For matrix population models with nonnegative, irreducible and primitive inherent projection matrices, the stability of the branch of positive equilibria that bifurcates from the extinction equilibrium as the dominant eigenvalue of the inherent projection matrix increases through one is determined by the direction of bifurcation. However, if the inherent projection matrix is imprimitive this bifurcation becomes more complicated. This is the result of the simultaneous departure of multiple eigenvalues from the unit complex circle. Matrix models with imprimitive projection matrices commonly appear in models of semelparous species, which are characterized by one reproductive event that is often followed by death.

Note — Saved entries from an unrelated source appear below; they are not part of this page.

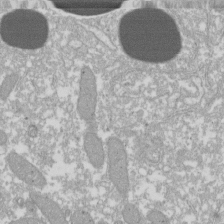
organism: Xenopus
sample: Cilia; centrioles in frog embryo cells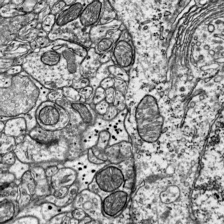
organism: Mouse
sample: Visual Cortex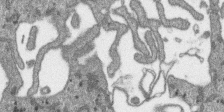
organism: Human
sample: Lung epithelial cells infected with SARS-CoV-2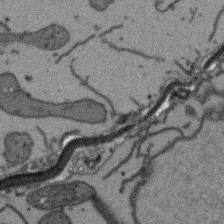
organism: Arabidopsis thaliana
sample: Root tip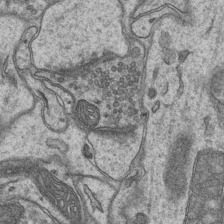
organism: Mouse
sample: CA1 Hippocampus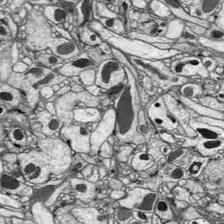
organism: Drosophila
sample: Optic lobe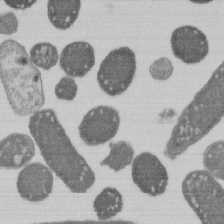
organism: E. coli
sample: Bacterial nucleoid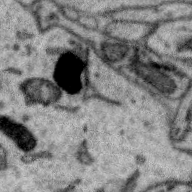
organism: Zebra finch
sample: Brain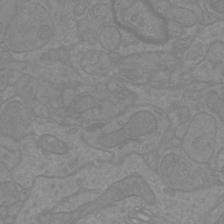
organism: Mouse
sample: Cortical neurons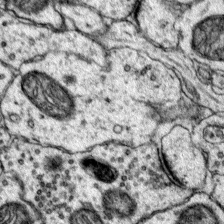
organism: Mouse
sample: Primary visual cortex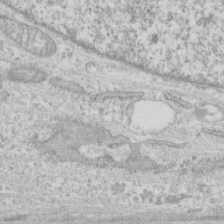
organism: Human
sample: CRL-1474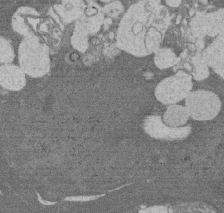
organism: Rat
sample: Salivary granule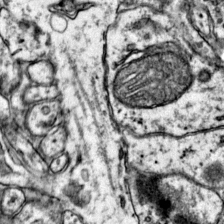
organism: Mouse
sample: Primary visual cortex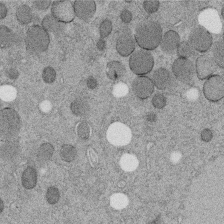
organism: C. elegans
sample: C. elegans embryo early stage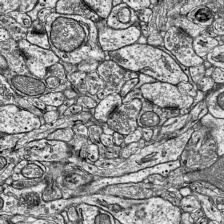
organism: Mouse
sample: Visual Cortex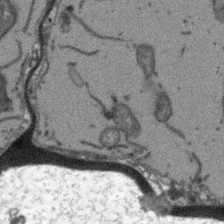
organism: Arabidopsis thaliana
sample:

Due to the imprimitivity of the projection matrix, semelparous Leslie models exhibit two contrasting dynamics, either equilibria in which all age classes are present or synchronized cycles in which age classes are separated temporally. The two-stage semelparous Leslie model has index of imprimitivity two, meaning that two eigenvalues simultaneously leave the unit circle when the dominant eigenvalue increases past one. This model exhibits a dynamic dichotomy in which the two steady states have opposite stability properties. We show that this dynamic dichotomy is a general feature of synchrony models which are characterized by the simultaneous creation of a branch of positive equilibria and a branch of synchronous 2-cycles when the extinction equilibrium destabilizes (Chapter 3). A synchrony model must, necessarily, have index of imprimitivity two but is not limited to models of semelparous species. We provide a specific example of a synchrony model for an iteroparous species which is motivated by observations of a cannibalistic gull population (Chapter 2). We also extend the study of the synchrony model to a Darwinian model which couples population dynamics with the dynamics of a suite of evolving phenotypic traits (Chapter 4). For the evolutionary synchrony model, we show that the dynamic dichotomy occurs provided that fitness, as measured by the spectral radius, is maximized. In addition, we examine the dynamic dichotomy for semelparous species in a continuous-time setting (Chapter 5).